Figure 2. Active/Standby Failover and VSS/vPC

Link Aggregation Control Protocol

The Link Aggregation Control Protocol (LACP) aggregates interfaces by exchanging the Link Aggregation Control Protocol Data Units (LACPDUs) between two network devices.

You can configure each physical interface in an EtherChannel to be:

  • Active—Sends and receives LACP updates. An active EtherChannel can establish connectivity with either an active or a passive EtherChannel. You should use the active mode unless you need to minimize the amount of LACP traffic.

  • Passive—Receives LACP updates. A passive EtherChannel can only establish connectivity with an active EtherChannel. Not supported on Firepower hardware models.

  • On—The EtherChannel is always on, and LACP is not used. An “on” EtherChannel can only establish a connection with another “on” EtherChannel.

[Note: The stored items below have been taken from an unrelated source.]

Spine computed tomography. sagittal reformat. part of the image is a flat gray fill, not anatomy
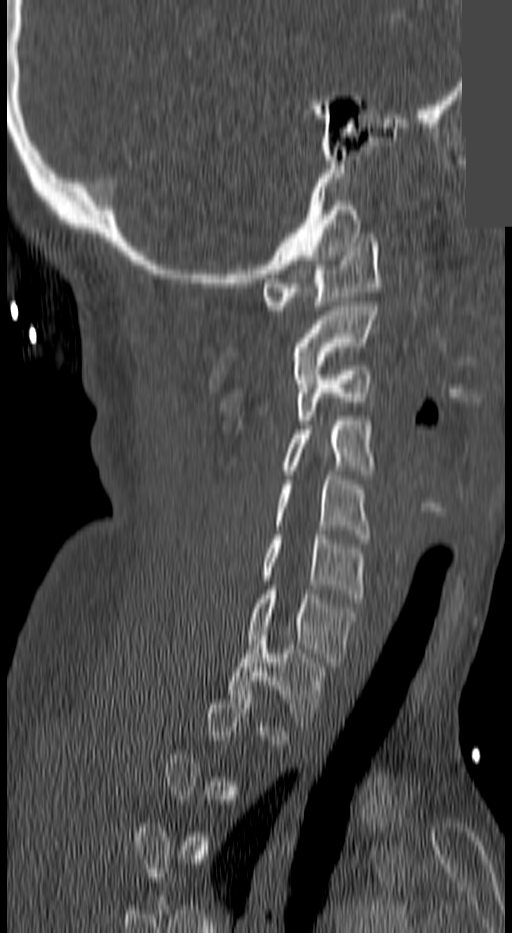

Coordinates as <box>x1,y1,x2,y2</box>.
Each vertebra is boxed only on the slices from the first to the last where its cross-section reaches a third of its largest, so a slice outside that range leaves it unboxed.
C1: <box>265,238,381,310</box>
C2: <box>294,302,377,378</box>
C3: <box>295,366,370,424</box>
C4: <box>283,416,373,474</box>
C5: <box>276,475,370,538</box>
C6: <box>261,535,362,598</box>
C7: <box>246,590,355,666</box>
T1: <box>228,635,322,726</box>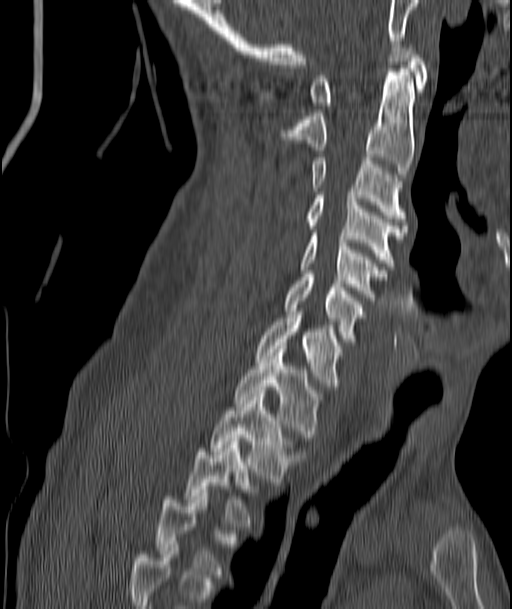 CT, spine · sagittal view · bone window · 512x609 px · image 187 mm wide
Bounding boxes as [x1, y1, x2, y2] in pixel coordinates.
Each vertebra is boxed only on the slices from the first to the last where its cross-section reaches a third of its largest, so a slice outside that range leaves it unboxed.
C1: [310, 44, 427, 105]
C2: [286, 68, 413, 177]
C3: [313, 157, 405, 221]
C4: [308, 192, 405, 266]
C5: [299, 233, 386, 300]
C6: [286, 274, 364, 341]
C7: [255, 311, 342, 386]
T1: [234, 349, 320, 437]
T2: [212, 394, 293, 482]
T3: [187, 438, 252, 526]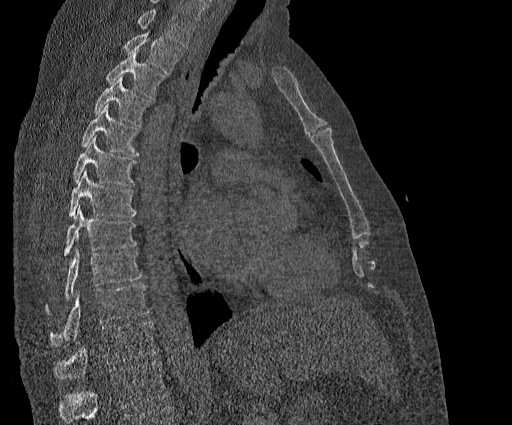
Spine computed tomography · sagittal reformat
Boxes are (x1, y1, x2, y2) in pixels.
Where the top of the scan cuts through a vertebra, that vertebra gets no label or box.
This scan's labels start at T2 at the top and end at T11 at the bottom.
Vertebra bounding boxes:
- T2: (124, 31, 181, 74)
- T3: (106, 51, 165, 98)
- T4: (94, 76, 149, 126)
- T5: (81, 104, 138, 155)
- T6: (73, 136, 136, 186)
- T7: (69, 169, 136, 216)
- T8: (64, 205, 136, 255)
- T9: (45, 248, 141, 312)
- T10: (50, 283, 148, 346)
- T11: (54, 321, 157, 379)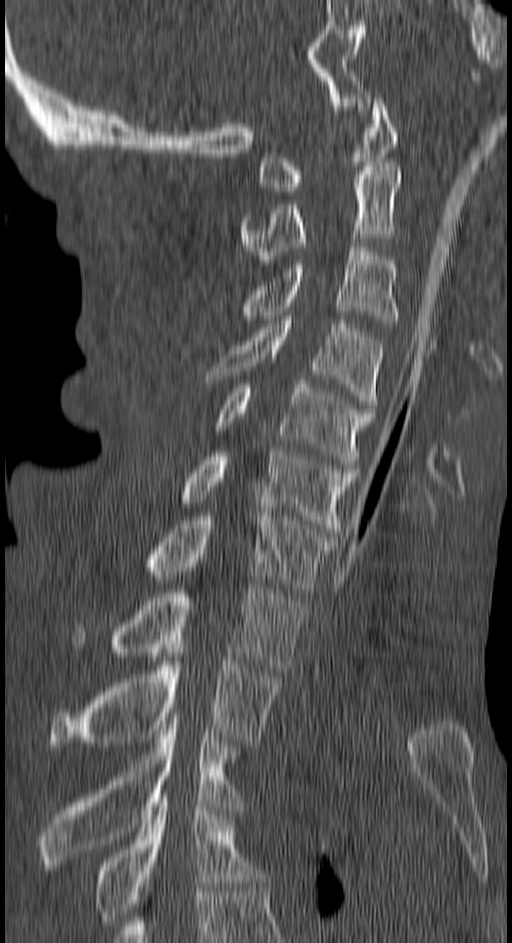 Computed tomography of the spine. sagittal view. W/L 1800/400 HU
Box values are [left, top, right, bottom] in pixels.
{"vertebrae":{"C1":[257,98,396,191],"C2":[240,166,400,264],"C3":[239,247,399,323],"C4":[206,316,383,413],"C5":[216,380,374,468],"C6":[182,452,355,532],"C7":[145,512,335,592],"T1":[73,585,305,673],"T2":[49,644,280,746],"T3":[39,721,243,869],"T4":[93,794,263,925]}}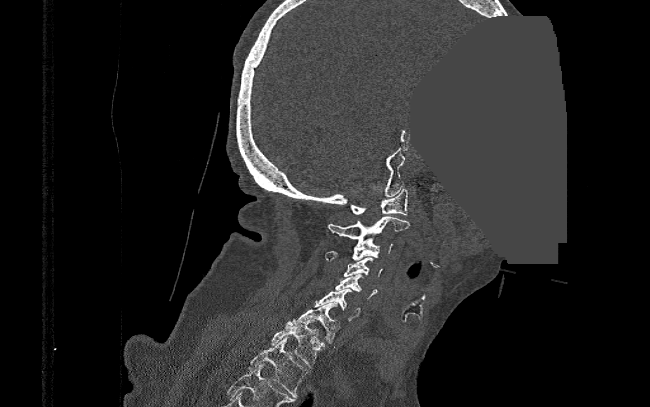

Spine CT. 390 mm wide. sagittal view. bone window. 650x407 px. part of the image has been replaced by a constant value
Boxes are (x1, y1, x2, y2) in pixels. 9 vertebrae labeled — T2 at (248, 337, 308, 397); T1 at (272, 319, 324, 366); C7 at (293, 302, 341, 343); C6 at (314, 288, 361, 320); C5 at (334, 273, 377, 298); C4 at (343, 257, 382, 276); C3 at (325, 239, 393, 261); C2 at (328, 216, 409, 242); C1 at (350, 189, 407, 215).

Not supported on Firepower hardware models.

LACP coordinates the automatic addition and deletion of links to the EtherChannel without user intervention. It also handles misconfigurations and checks that both ends of member interfaces are connected to the correct channel group. “On” mode cannot use standby interfaces in the channel group when an interface goes down, and the connectivity and configurations are not checked.

Load Balancing

The ASA distributes packets to the interfaces in the EtherChannel by hashing the source and destination IP address of the packet (this criteria is configurable). The resulting hash is divided by the number of active links in a modulo operation where the resulting remainder determines which interface owns the flow. All packets with a hash_value mod active_links result of 0 go to the first interface in the EtherChannel, packets with a result of 1 go to the second interface, packets with a result of 2 go to the third interface, and so on. For example, if you have 15 active links, then the modulo operation provides values from 0 to 14. For 6 active links, the values are 0 to 5, and so on.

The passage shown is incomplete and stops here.